We know that greenhouse gas emissions have to be drastically reduced worldwide, and the entire planet needs to work together to meet the goals of the Paris climate agreement. The thorny question, however, is how to define and then follow the roadmap towards those objectives.

Firstly, why carbon neutrality? Is that the only acceptable goal? The answer is yes, according to Diana Ürge-Vorsatz, Professor Of Environmental Sciences at the Central European University in Vienna.

"I'm afraid we do have to set a carbon neutrality goal, and that's non-negotiable. Stabilising the climate at any level requires us to go to net zero carbon dioxide emissions. In the long term, if humanity wants to survive, we have to give up using fossil fuels," she stresses to our panel.

Many developed countries have a goal of reaching carbon neutrality by 2050. However, China has set its sights on doing the same by 2060. "Why?", asks CGTN anchor Wei Tian.

"Well, I think China is taking a very practical and also methodical approach to this because China is the largest developing country in the world.
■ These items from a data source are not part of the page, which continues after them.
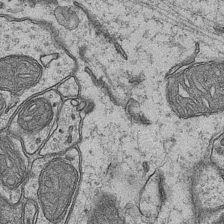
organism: Mouse
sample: CA1 Hippocampus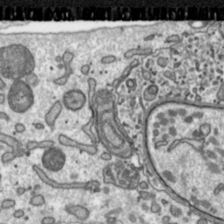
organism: Toxoplasma gondii
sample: Parasites in a vacuole inside a host cell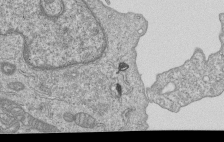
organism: Human
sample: MDA-MB-231 cells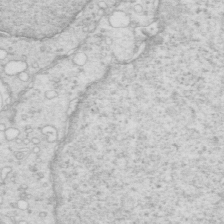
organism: Mouse
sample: Multiciliated cells

Actually, if you run the math, you will find that that 2060 commitment itself is bold already," responds Jianyu Zhang, Executive Director of the BRI Green Development Institute.
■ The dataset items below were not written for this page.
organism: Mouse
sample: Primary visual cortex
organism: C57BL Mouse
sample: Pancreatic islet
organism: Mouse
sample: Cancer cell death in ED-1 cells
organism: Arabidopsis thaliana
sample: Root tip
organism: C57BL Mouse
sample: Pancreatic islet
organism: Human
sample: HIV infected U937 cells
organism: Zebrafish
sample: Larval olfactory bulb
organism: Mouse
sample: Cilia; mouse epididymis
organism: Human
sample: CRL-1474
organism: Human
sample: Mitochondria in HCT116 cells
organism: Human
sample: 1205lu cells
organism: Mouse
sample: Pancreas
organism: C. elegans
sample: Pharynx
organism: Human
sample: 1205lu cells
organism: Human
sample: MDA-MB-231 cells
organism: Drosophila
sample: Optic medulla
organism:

China's growth, like many other countries, has been fuelled to a great extent by coal, widely considered to be the dirtiest of fossil fuels.

"How do you fix the coal problem? Because coal is just so much last century's technology, but it's what's powering all of this growth and development. How are you going to clean it up?" asks Euronews science correspondent Jeremy Wilks.
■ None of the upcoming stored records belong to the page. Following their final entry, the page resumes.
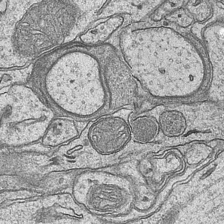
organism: Mouse
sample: CA1 Hippocampus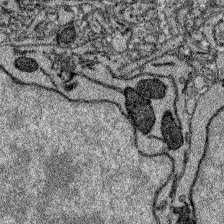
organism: Zebrafish
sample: Larval olfactory bulb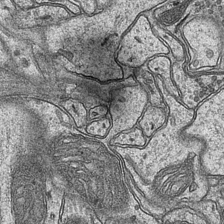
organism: Mouse
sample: CA1 Hippocampus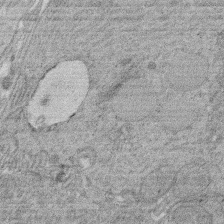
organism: Rat
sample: Salivary granule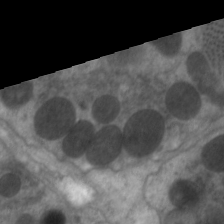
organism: C. elegans
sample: Pharynx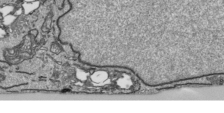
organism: Human
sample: Mitochondria in HCT116 cells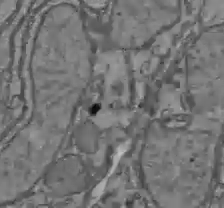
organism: C57BL Mouse
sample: Liver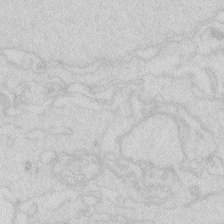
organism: Zebrafish
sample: Macrophage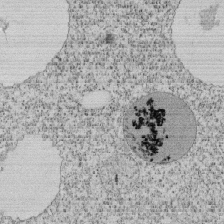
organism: Tetrahymena
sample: Cilia in tetrahymena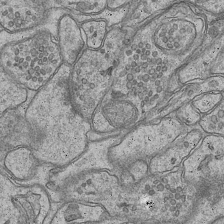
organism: Mouse
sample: CA1 Hippocampus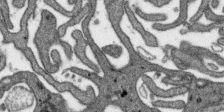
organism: Human
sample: Lung epithelial cells, uninfected (mock) control

Changhua Wu, the China/Asia Director at The Office of Jeremy Rifkin says the phase-out will happen: "So coal, of course, unfortunately, we have to address as soon as possible, and that's already in the plan. But more importantly, actually, China is literally redesigning its national energy system."

Dr Zhang also intervened on this issue, saying: "It's not just the use of the coal. We need to look at the issue in its entirety because this is the global climate crisis that we're trying to resolve."

Switching to renewables does have its challenges. At the moment renewables are at around 20% market share in Europe. Moving forward, we need to see renewables at 70%, 80% or even higher. In that context, how should we manage our energy consumption when the sun is not shining and the wind is not blowing?

Ajay Gambhir, Senior Research Fellow at the Grantham Institute For Climate Change And The Environment at Imperial College London gives the panel an example of how this energy revolution will look in practice.

"We'll be plugging our cars into the charge in a few years' time, and the batteries in those cars will be feeding electricity back to the grid. There are already a number of electricity companies that are piloting those vehicles-to-grid technologies. So our cars will be contributing as sort of mini power stations to the grid and providing storage in that way," he says.

Professor Ürge-Vorsatz says we also need to focus on the built environment and the efficiencies that can be easily gained.

"Today we know, for example, how to build and retrofit buildings in a way that they are basically power plants, so they produce more energy than what they and their inhabitants all consume. So we can cut energy consumption by nine-tenths, by 90 percent, simply by innovation and not by expensive high technologies," she says.

Achieving carbon neutrality is a big challenge that will involve significant shifts in how we power our world. However, if we are to slow the warming of our planet at any point in the future whatsoever it's a target that simply has to be achieved.